- [What needs to be done]
Emit the line that holds "Река Солзан в городе Байкальска" and all lines following it through the end of the data, verbatim, and nothing else.

- [Stored data]
------------------------------

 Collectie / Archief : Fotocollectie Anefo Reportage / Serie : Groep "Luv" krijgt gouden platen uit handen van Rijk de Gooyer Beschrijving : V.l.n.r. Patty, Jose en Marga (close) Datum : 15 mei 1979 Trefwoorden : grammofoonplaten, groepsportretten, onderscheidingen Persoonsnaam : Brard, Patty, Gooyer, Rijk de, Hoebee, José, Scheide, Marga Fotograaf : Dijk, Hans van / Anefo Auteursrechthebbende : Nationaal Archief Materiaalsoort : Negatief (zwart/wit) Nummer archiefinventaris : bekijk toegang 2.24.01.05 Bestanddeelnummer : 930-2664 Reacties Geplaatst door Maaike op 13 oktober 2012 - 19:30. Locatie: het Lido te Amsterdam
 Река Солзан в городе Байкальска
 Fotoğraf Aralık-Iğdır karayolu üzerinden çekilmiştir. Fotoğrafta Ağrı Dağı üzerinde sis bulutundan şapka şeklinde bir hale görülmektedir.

------------------------------

- [Written response]
 Река Солзан в городе Байкальска
 Fotoğraf Aralık-Iğdır karayolu üzerinden çekilmiştir. Fotoğrafta Ağrı Dağı üzerinde sis bulutundan şapka şeklinde bir hale görülmektedir.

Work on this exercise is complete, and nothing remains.